### What the exercise asks
The answer must consist of every line from the data that holds "Category".

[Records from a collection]

>>

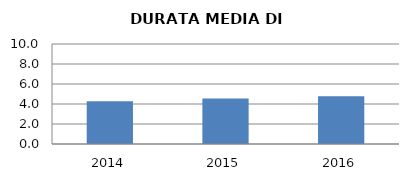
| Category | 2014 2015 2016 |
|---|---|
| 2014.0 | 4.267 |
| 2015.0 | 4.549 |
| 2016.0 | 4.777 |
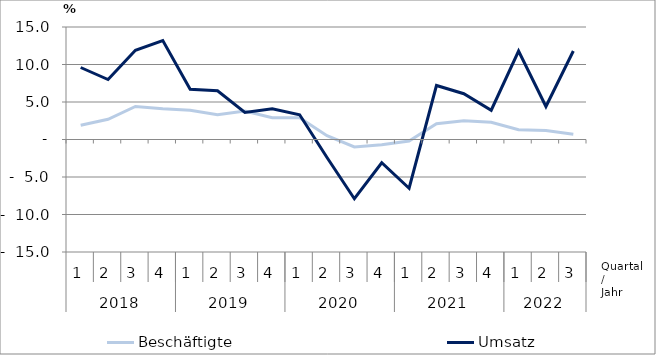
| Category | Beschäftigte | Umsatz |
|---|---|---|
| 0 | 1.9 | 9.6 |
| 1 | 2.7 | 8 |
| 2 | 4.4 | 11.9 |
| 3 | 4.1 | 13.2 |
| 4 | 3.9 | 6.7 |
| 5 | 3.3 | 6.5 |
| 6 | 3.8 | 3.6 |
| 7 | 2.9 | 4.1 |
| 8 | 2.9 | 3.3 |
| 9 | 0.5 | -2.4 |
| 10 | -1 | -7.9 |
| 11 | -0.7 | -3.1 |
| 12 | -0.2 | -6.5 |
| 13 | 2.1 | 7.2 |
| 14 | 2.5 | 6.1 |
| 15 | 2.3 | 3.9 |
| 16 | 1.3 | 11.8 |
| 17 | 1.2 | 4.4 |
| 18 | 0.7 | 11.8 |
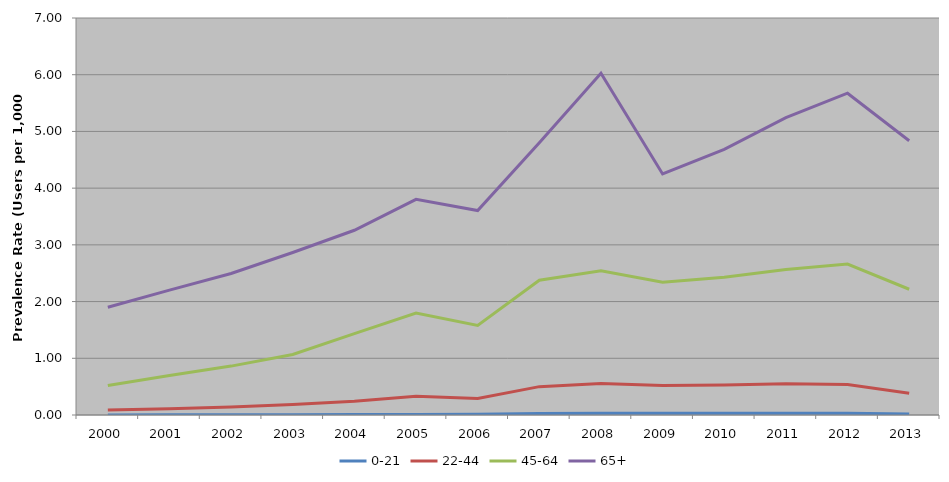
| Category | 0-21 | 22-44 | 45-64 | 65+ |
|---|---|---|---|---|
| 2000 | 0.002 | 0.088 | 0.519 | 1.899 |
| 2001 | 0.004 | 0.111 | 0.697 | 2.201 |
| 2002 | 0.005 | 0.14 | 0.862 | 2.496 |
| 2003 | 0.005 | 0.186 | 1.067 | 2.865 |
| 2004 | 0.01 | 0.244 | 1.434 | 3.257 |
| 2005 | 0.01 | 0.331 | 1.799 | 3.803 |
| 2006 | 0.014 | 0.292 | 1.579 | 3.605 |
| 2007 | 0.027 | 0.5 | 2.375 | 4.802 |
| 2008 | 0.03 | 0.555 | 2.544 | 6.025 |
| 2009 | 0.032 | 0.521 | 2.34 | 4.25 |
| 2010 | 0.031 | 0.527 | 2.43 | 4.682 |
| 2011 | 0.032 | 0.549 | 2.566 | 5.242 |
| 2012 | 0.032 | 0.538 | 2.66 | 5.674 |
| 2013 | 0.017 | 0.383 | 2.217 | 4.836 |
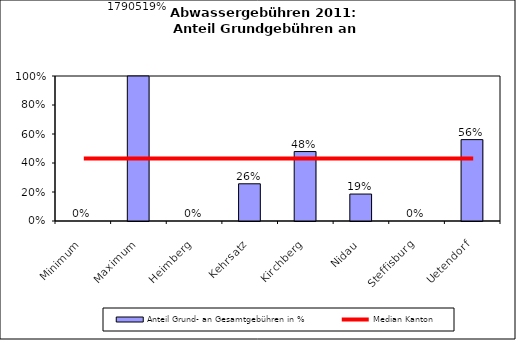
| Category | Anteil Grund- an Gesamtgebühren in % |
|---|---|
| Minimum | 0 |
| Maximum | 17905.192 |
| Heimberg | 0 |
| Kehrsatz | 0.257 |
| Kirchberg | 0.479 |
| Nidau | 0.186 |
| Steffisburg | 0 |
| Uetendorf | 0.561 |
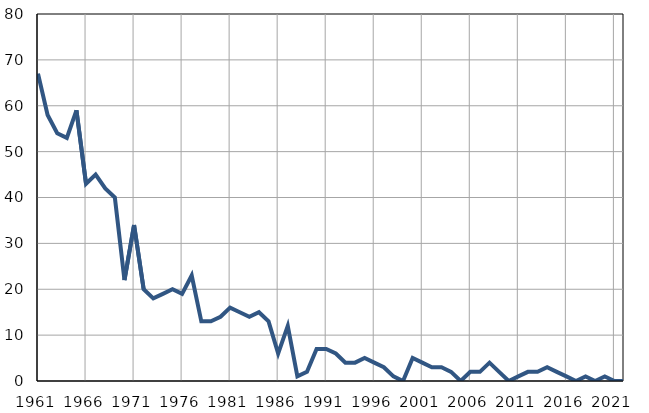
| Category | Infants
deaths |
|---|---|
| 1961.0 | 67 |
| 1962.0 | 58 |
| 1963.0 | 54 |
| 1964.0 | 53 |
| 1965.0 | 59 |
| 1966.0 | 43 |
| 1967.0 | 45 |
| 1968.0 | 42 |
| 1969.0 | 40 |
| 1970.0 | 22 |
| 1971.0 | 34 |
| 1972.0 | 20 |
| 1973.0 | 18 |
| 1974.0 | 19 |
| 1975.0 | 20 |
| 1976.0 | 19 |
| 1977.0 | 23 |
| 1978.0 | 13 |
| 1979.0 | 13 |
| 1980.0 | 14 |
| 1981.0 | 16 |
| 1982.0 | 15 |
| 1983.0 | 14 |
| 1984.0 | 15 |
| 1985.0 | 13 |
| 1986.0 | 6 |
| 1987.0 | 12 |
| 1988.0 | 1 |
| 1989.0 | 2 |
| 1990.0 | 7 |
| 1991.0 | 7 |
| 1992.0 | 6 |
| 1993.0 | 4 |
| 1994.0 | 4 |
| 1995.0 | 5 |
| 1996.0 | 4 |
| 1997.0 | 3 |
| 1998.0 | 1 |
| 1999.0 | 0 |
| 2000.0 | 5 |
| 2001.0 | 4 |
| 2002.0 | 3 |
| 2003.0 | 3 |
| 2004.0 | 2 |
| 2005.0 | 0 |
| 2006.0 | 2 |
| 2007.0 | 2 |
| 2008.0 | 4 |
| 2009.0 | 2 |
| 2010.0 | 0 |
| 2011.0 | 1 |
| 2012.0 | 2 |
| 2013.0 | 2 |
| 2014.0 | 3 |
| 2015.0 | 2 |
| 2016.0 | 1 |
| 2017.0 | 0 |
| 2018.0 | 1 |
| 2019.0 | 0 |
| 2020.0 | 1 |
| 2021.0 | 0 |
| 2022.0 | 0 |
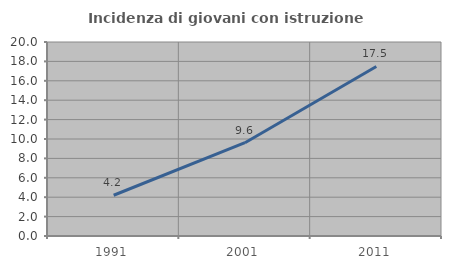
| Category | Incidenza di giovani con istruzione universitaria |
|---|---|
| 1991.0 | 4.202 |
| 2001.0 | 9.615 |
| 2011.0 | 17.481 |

<<

### Exercise output
| Category | 2014 2015 2016 |
| Category | Beschäftigte | Umsatz |
| Category | 0-21 | 22-44 | 45-64 | 65+ |
| Category | Anteil Grund- an Gesamtgebühren in % |
| Category | Infants
| Category | Incidenza di giovani con istruzione universitaria |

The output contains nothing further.